Xiao_Bin · June 7, 2023, 12:19pm

Hi, Dear Johnson,
Is there any question of our attached DiceAverage procedure?
In addition, I found the 3d ResU-net unable to efficiently converge when confronted to a little complex image dataset, where the learning rate was taken 1e-3 and decay rate a half of previous value after per ten epochs, whether the decay rate dropped too quick or not? In this case of after 200 epochs, the network loss seems to be unchanged and dice index almost in the same manner (even got increased on the margin). In the following, surprisingly like this:
epoch|Train_Loss|Train_dice|Val_Loss|Val_dice
…
|104|0.1226|0.9366|0.1608|0.6973|
|105|0.1291|0.9319|0.1551|0.6932|
|106|0.1493|0.9161|0.2468|0.5597|
|107|4.3836|0.1521|0.5095|0|
|108|8.5307|0.0033|0.5094|0|
|109|8.7633|0.0008|0.5094|0|
|110|8.7956|0.0005|0.5094|0|
…
What’s the cause that incurred this result? Should I reset initial learning rate, or as a alternative to use different optimization method such as ADMM? Could you give suggestions? Thanks.

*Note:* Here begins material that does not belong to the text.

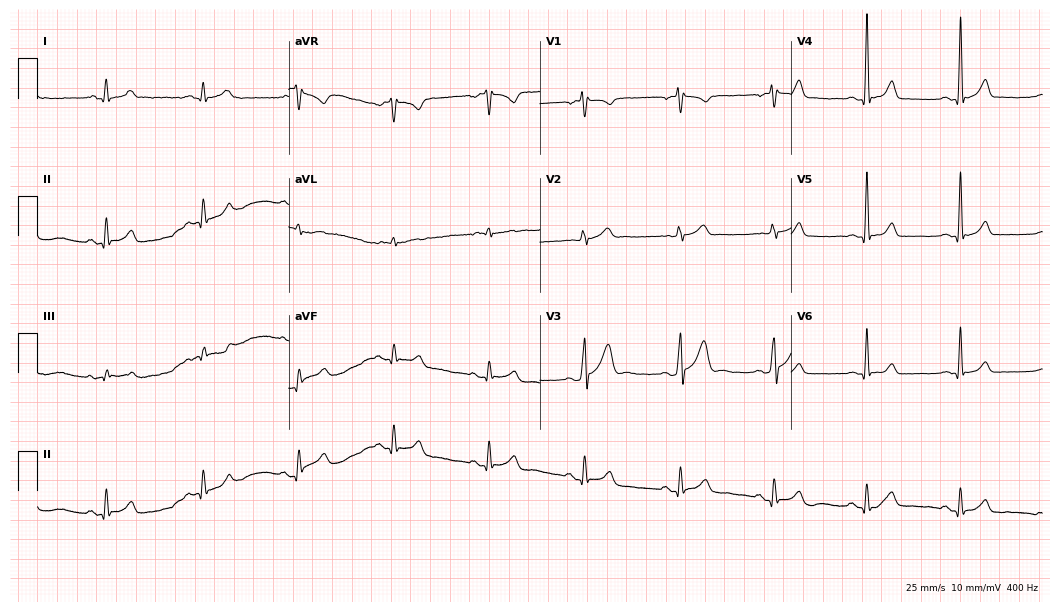
ECG (10.2-second recording at 400 Hz) — a 31-year-old man. Screened for six findings — first-degree AV block, right bundle branch block, left bundle branch block, sinus bradycardia, atrial fibrillation, sinus tachycardia — none is recorded.
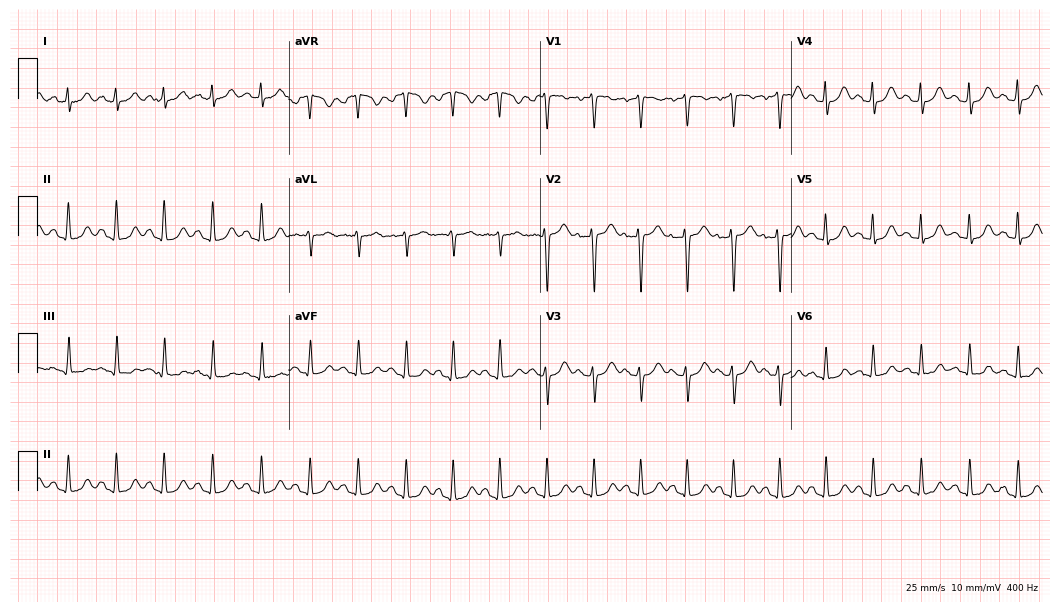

J_Johnson · June 7, 2023, 1:05pm

That appears to be that the learning rate is a bit high for the recent update. Have you tried a lower learning rate? You may also need to include a constant multiplier in your train function to make the Tversky loss and bce loss more balanced. Or try adjusting the smooth parameter in your Tversky loss. I’ve also seen the 0.3 and 0.7 in your Tversky loss function adjusted in other implementations as a hyperparameter. In such a case, they are replaced with alpha and (1-alpha) respectively.

As for 3D UNets used in segmentation, that’s not something I’ve worked on before. So, aside from pointing out obvious issues, I’m afraid I wouldn’t be of much help without downloading the dataset and working on it myself.

Your best bet would be to contact the repo creator and make an issue on his page to share the problem you’re having or try to reach him in the comments on his website for the project.

Alternatively, you could look at other similar 3d UNet segmentation implementations like: GitHub - wolny/pytorch-3dunet: 3D U-Net model for volumetric semantic segmentation written in pytorch

Xiao_Bin · June 7, 2023, 3:12pm

Thank you for your sincere words and always enthusiasm. I tried again.